Publications reporting linkage or association studies often use a range of different markers/SNPs. Such publications should contain at least once an unequivocal description of all markers used linking them to a reference sequence, preferably a genomic reference sequence. When this has been done, simplified descritpions can be used like;
  • NM_004006.1:c.3>T, using a GenBank coding DNA reference sequence,
  • GJB2:c.76A>C, using a HGNC-approved gene symbol as reference,
  • rs2306220:T>C, using a dbSNP-identifier as a reference,
  • DXS1219:g.CA[18];[21] (or AFM297yd1:g.CA[18];[21]), using a marker DXS1219 (AFM297yd1) as reference.

How should I describe a variant in the promoter region of a gene?

It is recommended to describe variants in the promoter region of a gene based on a genomic reference sequence, e.g. NC_000023.10:g.33357783G>A (chrX, hg19). Describing the variant in relation to a coding DNA reference sequence (for this variant NM_004006.1:c.-128354C>T or NM_000109.3:c.-401C>T) is possible but not really very informative; you do not know how long the 5'UTR is. The variant can also be described using a genomic reference sequence containing the promoter region (for this variant e.g. L01538.1:g.1407C>T), but again this is not really informative. Although NC_000023.10:g.33357783G>A seems complex, it can be used in a genome browsers helping you to quickly zoom in on the region of interest.

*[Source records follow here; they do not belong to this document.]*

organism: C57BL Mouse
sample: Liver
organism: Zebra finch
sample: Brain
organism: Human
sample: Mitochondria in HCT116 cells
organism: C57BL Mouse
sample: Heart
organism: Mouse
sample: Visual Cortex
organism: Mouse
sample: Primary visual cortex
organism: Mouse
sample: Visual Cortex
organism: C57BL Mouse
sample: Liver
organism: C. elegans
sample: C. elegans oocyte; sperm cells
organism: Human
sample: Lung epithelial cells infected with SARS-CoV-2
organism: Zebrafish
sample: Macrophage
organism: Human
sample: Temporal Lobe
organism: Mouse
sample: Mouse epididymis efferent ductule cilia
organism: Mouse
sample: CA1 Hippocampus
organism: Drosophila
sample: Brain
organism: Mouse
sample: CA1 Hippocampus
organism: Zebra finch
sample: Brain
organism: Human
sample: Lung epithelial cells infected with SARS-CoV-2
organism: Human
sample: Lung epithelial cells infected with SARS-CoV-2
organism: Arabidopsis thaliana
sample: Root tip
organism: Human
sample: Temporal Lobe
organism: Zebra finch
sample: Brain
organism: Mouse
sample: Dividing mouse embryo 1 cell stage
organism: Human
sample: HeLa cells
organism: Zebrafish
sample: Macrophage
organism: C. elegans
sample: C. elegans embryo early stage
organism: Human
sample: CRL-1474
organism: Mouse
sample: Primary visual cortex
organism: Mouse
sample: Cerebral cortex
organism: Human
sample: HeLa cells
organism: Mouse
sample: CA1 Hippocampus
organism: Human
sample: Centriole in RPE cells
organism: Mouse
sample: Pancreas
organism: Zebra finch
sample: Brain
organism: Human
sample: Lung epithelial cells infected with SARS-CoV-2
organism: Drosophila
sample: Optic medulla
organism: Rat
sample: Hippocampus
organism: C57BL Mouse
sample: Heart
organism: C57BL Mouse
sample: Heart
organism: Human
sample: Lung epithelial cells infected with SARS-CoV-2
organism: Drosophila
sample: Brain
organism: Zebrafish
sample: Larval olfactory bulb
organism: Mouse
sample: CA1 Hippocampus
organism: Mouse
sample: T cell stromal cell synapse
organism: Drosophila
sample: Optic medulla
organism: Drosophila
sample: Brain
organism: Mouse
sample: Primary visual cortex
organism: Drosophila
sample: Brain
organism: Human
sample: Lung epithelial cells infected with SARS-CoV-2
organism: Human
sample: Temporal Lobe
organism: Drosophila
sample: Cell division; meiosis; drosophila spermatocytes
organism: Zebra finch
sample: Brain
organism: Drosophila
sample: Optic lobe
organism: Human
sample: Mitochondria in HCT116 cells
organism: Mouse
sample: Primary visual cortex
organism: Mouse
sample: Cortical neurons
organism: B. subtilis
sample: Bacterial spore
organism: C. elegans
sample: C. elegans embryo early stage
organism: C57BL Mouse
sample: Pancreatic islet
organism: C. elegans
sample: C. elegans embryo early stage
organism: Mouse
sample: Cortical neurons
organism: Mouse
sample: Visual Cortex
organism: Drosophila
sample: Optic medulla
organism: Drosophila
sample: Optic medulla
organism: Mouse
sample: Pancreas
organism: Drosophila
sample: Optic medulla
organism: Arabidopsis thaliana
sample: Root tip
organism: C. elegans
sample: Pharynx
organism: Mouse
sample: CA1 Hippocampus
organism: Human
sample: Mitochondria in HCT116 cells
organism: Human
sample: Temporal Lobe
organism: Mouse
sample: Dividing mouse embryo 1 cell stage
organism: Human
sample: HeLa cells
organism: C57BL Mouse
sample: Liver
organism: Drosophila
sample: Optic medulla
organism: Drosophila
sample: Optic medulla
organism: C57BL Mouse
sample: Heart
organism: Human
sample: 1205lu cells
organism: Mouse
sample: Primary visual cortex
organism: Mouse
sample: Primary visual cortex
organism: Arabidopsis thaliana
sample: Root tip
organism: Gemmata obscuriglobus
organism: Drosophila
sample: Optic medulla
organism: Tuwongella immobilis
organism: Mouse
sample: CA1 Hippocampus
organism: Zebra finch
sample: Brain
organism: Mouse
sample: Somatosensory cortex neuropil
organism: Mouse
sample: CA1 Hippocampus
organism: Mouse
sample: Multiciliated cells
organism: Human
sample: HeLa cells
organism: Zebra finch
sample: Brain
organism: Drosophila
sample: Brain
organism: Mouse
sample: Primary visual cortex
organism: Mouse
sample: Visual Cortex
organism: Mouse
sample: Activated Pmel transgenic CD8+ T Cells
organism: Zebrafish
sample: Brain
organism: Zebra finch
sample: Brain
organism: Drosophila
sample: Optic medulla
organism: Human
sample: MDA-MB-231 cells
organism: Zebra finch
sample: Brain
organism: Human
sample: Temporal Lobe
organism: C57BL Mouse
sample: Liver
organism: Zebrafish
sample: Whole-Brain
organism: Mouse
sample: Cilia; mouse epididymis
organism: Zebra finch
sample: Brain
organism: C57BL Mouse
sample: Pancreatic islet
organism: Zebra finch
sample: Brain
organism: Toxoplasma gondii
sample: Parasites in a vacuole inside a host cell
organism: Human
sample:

Are polymorphisms described like NM_004006.1:c.76A/G?

No, all substitutions are described as NM_004006.1:c.76A>G. In the past, the format c.76A/G has been used to describe "polymorphic" sequence variants. Note that a description should be neutral, simply describe the change, and not include any other information like predicted or known functional consequences.

Can I describe a GC to TG variant as a dinucleotide substitution (NG_012232.1:g.12GC>TG)?

No, this is not allowed. By definition a substitution changes one nucleotide into one other nucleotide. The change GAAGCCAG to GAATGCAG should be described as NG_012232.1:g.12_13delinsTG, i.e. a deletion/insertion (indel) (see Deletion-Insertion).

The BRCA1 coding DNA reference sequence NM_007294.3 from position c.2074 to c.2080 is ..CATGACA.. A variant frequently found in the population is ..CATAACA.. (NM_007294.3:c.2077G>A). In a patient I found the sequence ..CATATAACA.. Can I describe this variant as NM_007294.3:c.[2077G>A; 2077_2078insTA]?

The shortest description of this variant is NM_007294.3:c.2077delinsATA. However, since the variant is likely a combination of two other variants it is acceptable to describe it as NM_007294.3:c.[2077G>A; 2077_2078insTA].